The Supreme Court of the United States opened its 2022 Term this week. On Tuesday (October 4), the Court heard oral argument on two cases. The more important of the two is a consolidated case, involving redistricting in Alabama. And in that argument, Justice Ketanji Brown Jackson clearly showed her intent to rewrite the Constitution, and history. She can only be doing this, furthermore, in furtherance of Critical Race Theory.
The case at issue
The case, or rather, two cases, are Merrill v. Milligan (21-1086) and Merrill v. Caster (21-1087). In them, John H. Merrill, Alabama’s Secretary of State, is defending a new House of Representatives district map that the legislature drew. Two different activists, named Evan Milligan and Marcus Caster, sued the State and demanded that a court substitute their district maps.

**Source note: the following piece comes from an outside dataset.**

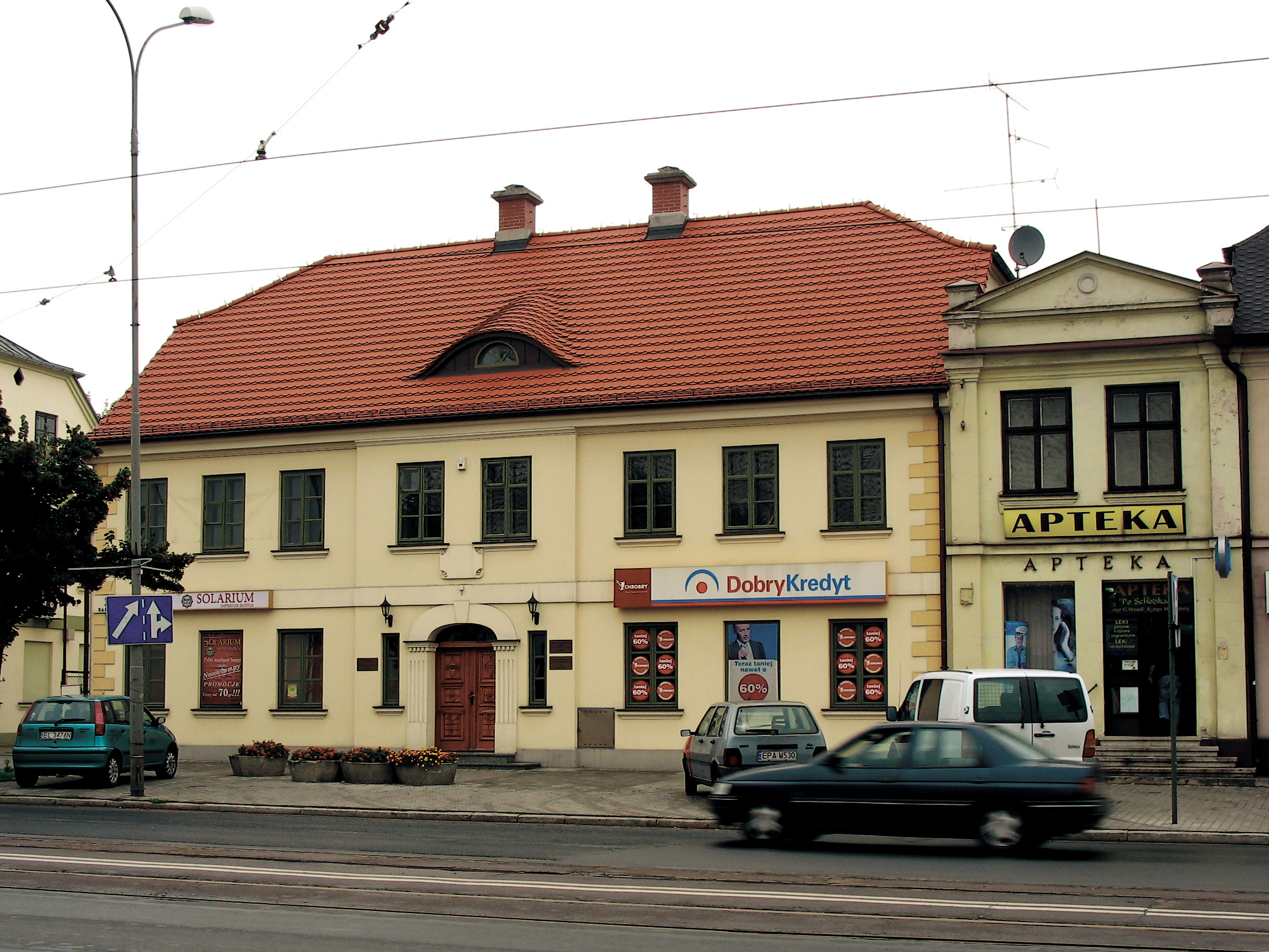 Pabianice, ul. Zamkowa - od lewej: ul. Zamkowa 21 - "Dom tkaczy" (zabytek nr A/637/185 z 29.08.1967 i 368-IV-30 z 12.10.1946) ul. Zamkowa 19 - "Apteka Po Schodkach"

Alabama’s legislature drew those districts in a race-neutral manner. That is, they enforced no preference for members of any given race being shoo-ins for election from any given district. That wasn’t good enough for Messrs. Milligan and Caster. They want proportional representation of whites and blacks in Congress from their State. To do that, they insist on drawing a map so that, if 27 percent of the State’s residents are black, so also will be a quarter of its U.S. House delegation.

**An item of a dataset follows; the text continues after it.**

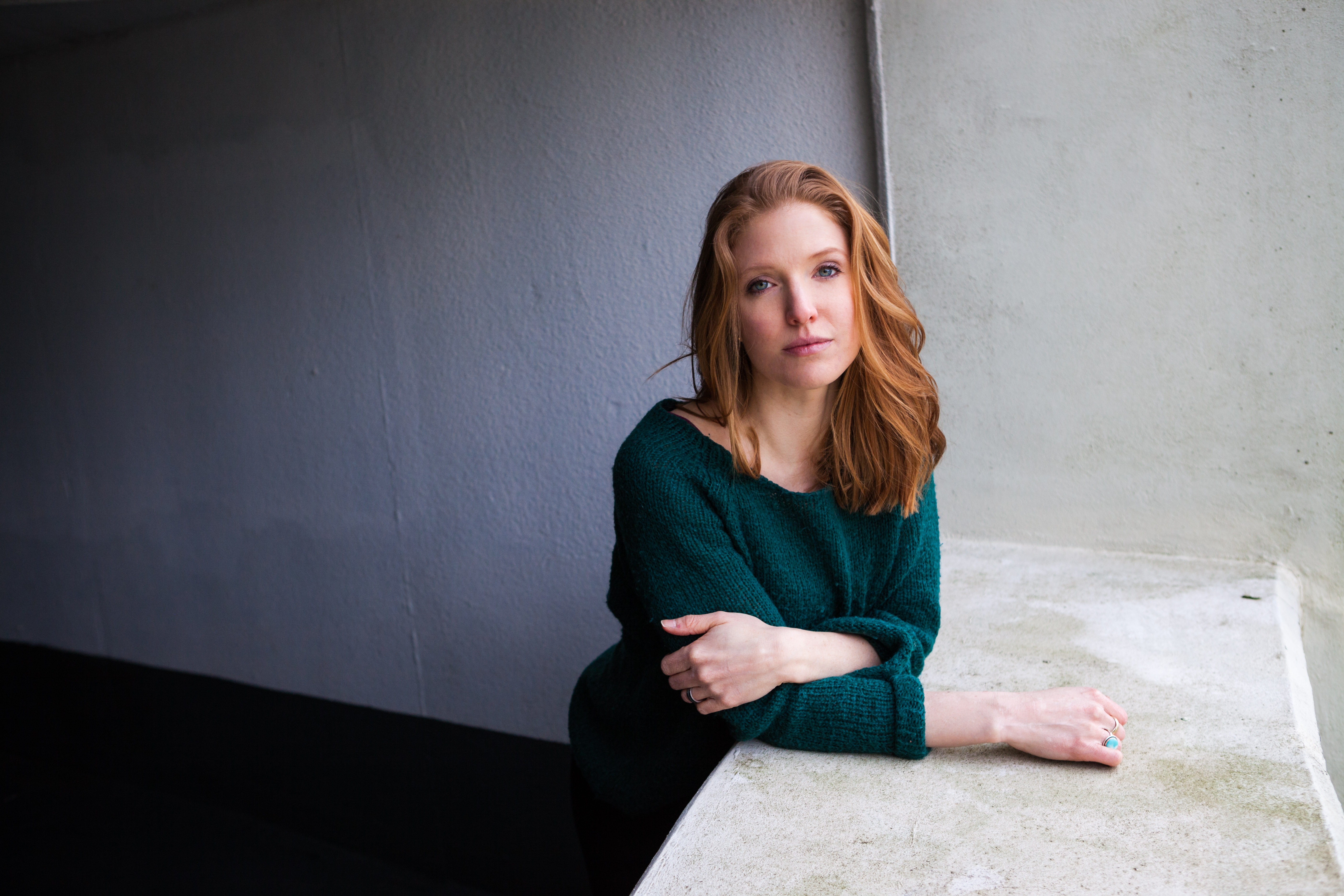 Foto von der Schauspielerin Ebba Ekholm

Long-time readers of CNAV will recognize at once the folly of the argument by Milligan and Caster. Legislative districts should be about neighborly relationships, not what proportion of the population has skin of any particular color. In addition, there is only one race: the human race. Milligan and Caster might as well ask the State to:
- Apportion House seats explicitly according to race, and then
- Hold at-large elections among whites and blacks to choose white and black candidates to fill the slots.
Proportional representation by race
Indeed, the organization called FairVote proposes something very like it. But at least their proposal would let you choose where to align. You would vote for the Republican Party or the Democratic Party—two candidates for Speaker of the House. Then the Secretary of State would apportion Congressional slots in proportion to each Party’s showing in a State-wide vote. That is how they do things in many European countries, and in the State of Israel. (And past contributors to CNAV, residents of Israel, have railed against such proportional representation and argued for single-member districts. Single-member district representatives are accountable to their neighbors. Proportionally assigned slot holders are not.)

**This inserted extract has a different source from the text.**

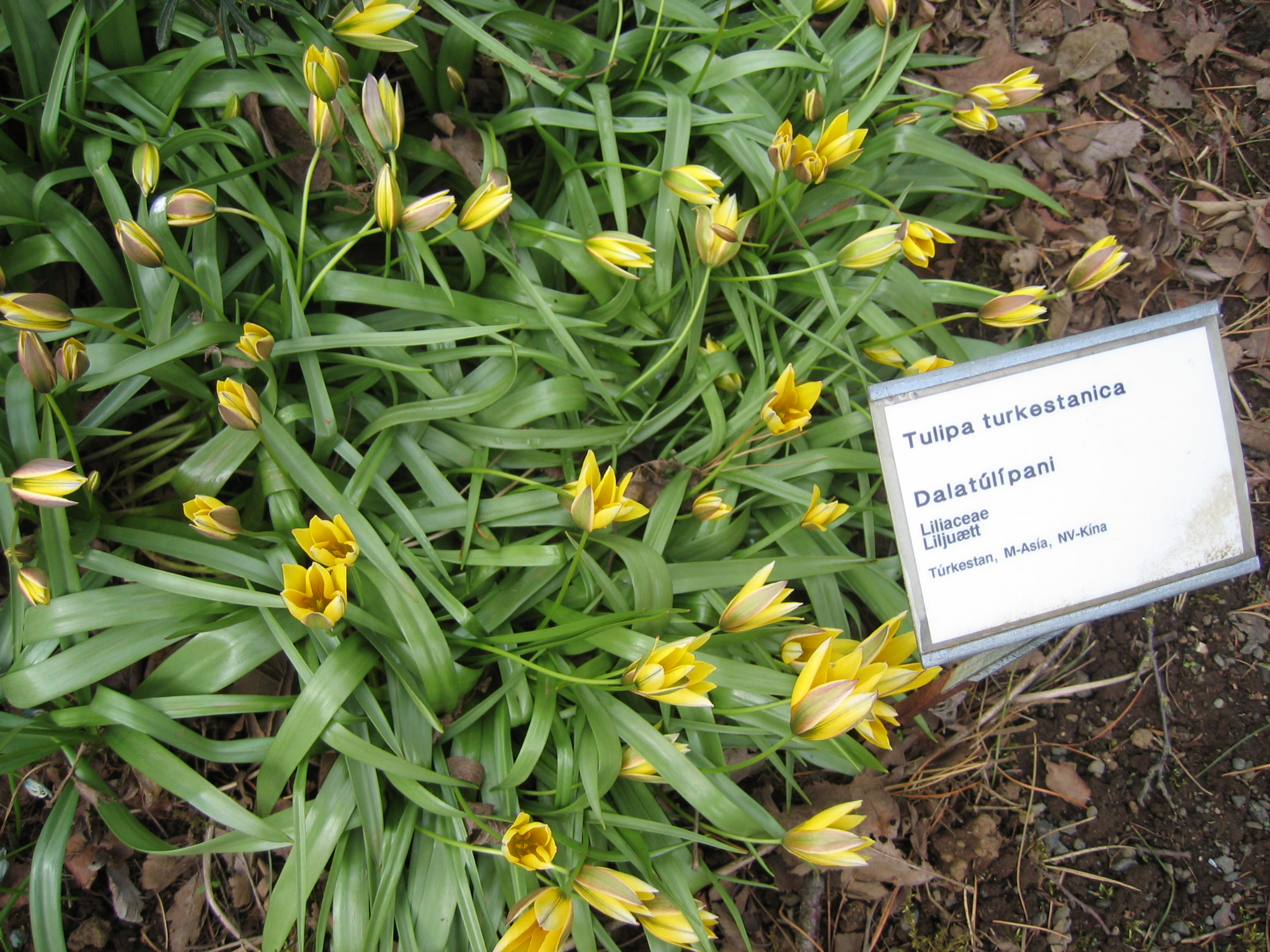 photo taken by Salvör in Grasagarður Reykjavíkur Botanical garden in Reykjavik, Iceland.

But Milligan and Caster want to go further even than that. They want to align people by race. And when they can’t get their State to change its Constitution to send people to the House of Representatives in such a manner, they do the next best thing. They lobbied for the Voting Rights Act, which mandates the drawing of districts to achieve proportional representation by race.
And that violates the Fourteenth Amendment. The Fourteenth Amendment says in relevant part:
No State shall make or enforce any law which shall abridge the privileges or immunities of citizens of the United States; nor shall any State … deny to any person within its jurisdiction the equal protection of the laws.
Edmund Lacour, Alabama Solicitor General, stepped up on Tuesday to argue that. And that is when Ketanji Brown Jackson completely botched the Fourteenth Amendment.
How Justice Jackson got it wrong
The Supreme Court’s Web site has the transcript of the oral argument.
Beginning on page 52, Justice Amy Coney Barrett questions Mr. Lacour on the dual considerations he faces. First she acknowledges that Alabama would not have two “majority-minority” districts without a deliberate attempt to account for race. Then she makes sure she infers correctly, from Mr. Lacour’s argument, that:
If you were forced to adopt a map proposed by the plaintiffs that was racially gerrymandered because race was predominant in its drawing, that you would be violating the Fourteenth Amendment.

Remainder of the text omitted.